How to use apply() on a user defined function in r - error saying it's not a function

Question

I've written a function that calculates the density of a bivariate normal distribution using the width and length of flowers. I want to apply the function to a data frame to calculate the density for each row. I'm trying to use the apply() function to do this but it's giving me an error saying my function isn't a function. My function does work when I use it for a single row so I don't think it's a problem with the function itself. I tried looking into it but couldn't find much on how to implement a user defined function in apply(). Here is my code with some sample data.

density_fn<- function(x, y, mu_x, mu_y, sigma){
  mean_vec<- matrix(c((x - mu_x), (y - mu_y)))
  sigma_det<- det(sigma)
  sigma_inv<- solve(sigma)
  frac<- 1/(2*pi*sqrt(sigma_det))
  exponent<- exp(-0.5%*%t(mean_vec)%*%sigma_inv%*%mean_vec)
  den_fn<- frac*exponent
  return(den_fn)
}

flower<- data.frame(
  Width = c(20, 32, 29),
  Length = c( 51, 66, 48)
)
flower_w_mean<- 27
flower_l_mean<- 55
cov_matrix<- matrix(c(39, 0, 0, 93), nrow=2, ncol=2) 

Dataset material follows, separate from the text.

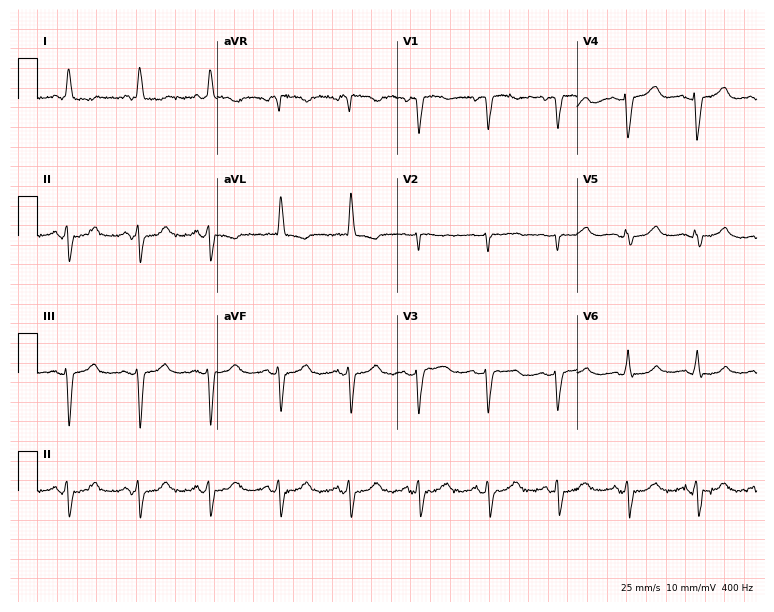
Resting 12-lead electrocardiogram. Patient: a 70-year-old woman. None of these six findings is recorded: first-degree AV block, right bundle branch block, left bundle branch block, sinus bradycardia, atrial fibrillation, sinus tachycardia.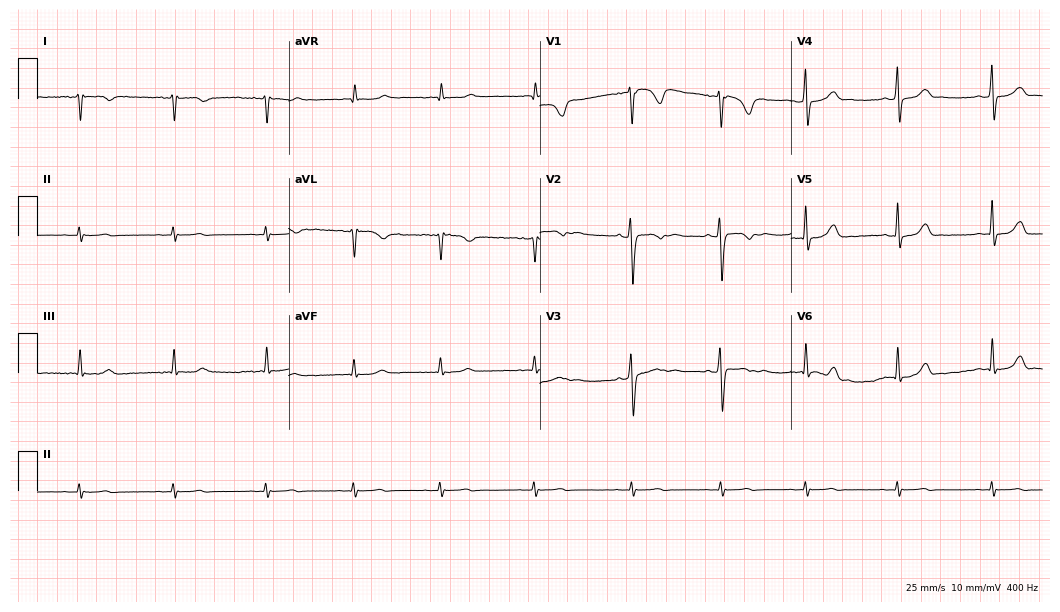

apply(flower, 1, FUN = density_fn(flower$Width, flower$Length, 
                            flower_w_mean, flower_l_mean, cov_matrix))

Originally, I got this error:

Error in -0.5 % * % t(mean_vec) % * % sigma_inv : non-conformable arguments

I thought it was an issue with my covariance matrix, so I took out everything but the first line of the function and returned mean_vec and that's when I got this error:

Error in match.fun(FUN) : c("'density_fn(flower$Width, flower$Length, flower_w_mean, flower_l_mean, ' is not a function, character or symbol", "' cov_matrix)' is not a function, character or symbol")

Anyone know how to properly apply this function to a data frame?

Answer 1

First, let me explain two error messages that you got.

The first error

Error in -0.5 % * % t(mean_vec) % * % sigma_inv : non-conformable arguments

This error message shows that the cause of the error is the multiplication of arguments not conformable to the rule. The rule of the matrix multiplication A %*% B is that the number of column(s) of A if it's a matrix, or the length of A if it's a vector, has to equal the number of row(s) of B.

In density_fn the definition mean_vec<- matrix(c((x - mu_x), (y - mu_y))) makes mean_vec a matrix that has exactly 1 column and the number of rows equal to the total length of x combined with y. Consequently, if the number of rows of sigma_inv > 1, the matrix multiplication t(mean_vec) %*% sigma_inv doesn't conform to the rule and will result in error. For example:

x <- 1:2  # length of 2
y <- 1:3 # length of 3 
sigma <- matrix(1:4, nrow = 2)
sigma_inv <- solve(sigma)
mean_vec <- matrix(c(x - mean(x), y - mean(y))) 
mean_vec # 1 row 5 columns
#     [,1]
#[1,] -0.5
#[2,]  0.5
#[3,] -1.0
#[4,]  0.0
#[5,]  1.0

t(mean_vec) %*% sigma_inv
# Error in t(mean_vec) %*% sigma_inv : non-conformable arguments

It will not result in error if each of x and y has the length of 1. That's why this function does work when you use it for a single row. For example:

x <- 2  # length of 1
y <- 3 # length of 1 
sigma <- matrix(1:4, nrow = 2)
mean_vec <- matrix(c(x - mean(x), y - mean(y))) 
sigma_inv <- solve(sigma)
t(mean_vec) %*% sigma_inv
#     [,1] [,2]
# [1,]    0    0

An alternative way to get the function to work properly for any length of x and y is to set the number of row and the number of column in mean_vec <- matrix() as follows:

mean_vec <- matrix(c((x - mu_x), (y - mu_y)), 
                     ncol = nrow(sigma), 
                     nrow = ncol(sigma))

and then to change the matrix multiplication -0.5 %*% mean_vec to a scalar multiplication -0.5 * mean_vec.

So, the function becomes:

density_fn <- function(x, y, mu_x, mu_y, sigma) {
  mean_vec <- matrix(c((x - mu_x), (y - mu_y)), 
                     ncol = nrow(sigma), 
                     nrow = ncol(sigma))
  sigma_det <- det(sigma)
  sigma_inv <- solve(sigma)
  frac <- 1 / (2 * pi * sqrt(sigma_det))
  exponent <- exp(-0.5 * t(mean_vec) %*% sigma_inv %*% mean_vec)
  den_fn <- frac * exponent
  return(den_fn)
}

The second error

Error in match.fun(FUN) : c("'density_fn(flower$Width, flower$Length, flower_w_mean, flower_l_mean, ' is not a function, character or symbol", "' cov_matrix)' is not a function, character or symbol")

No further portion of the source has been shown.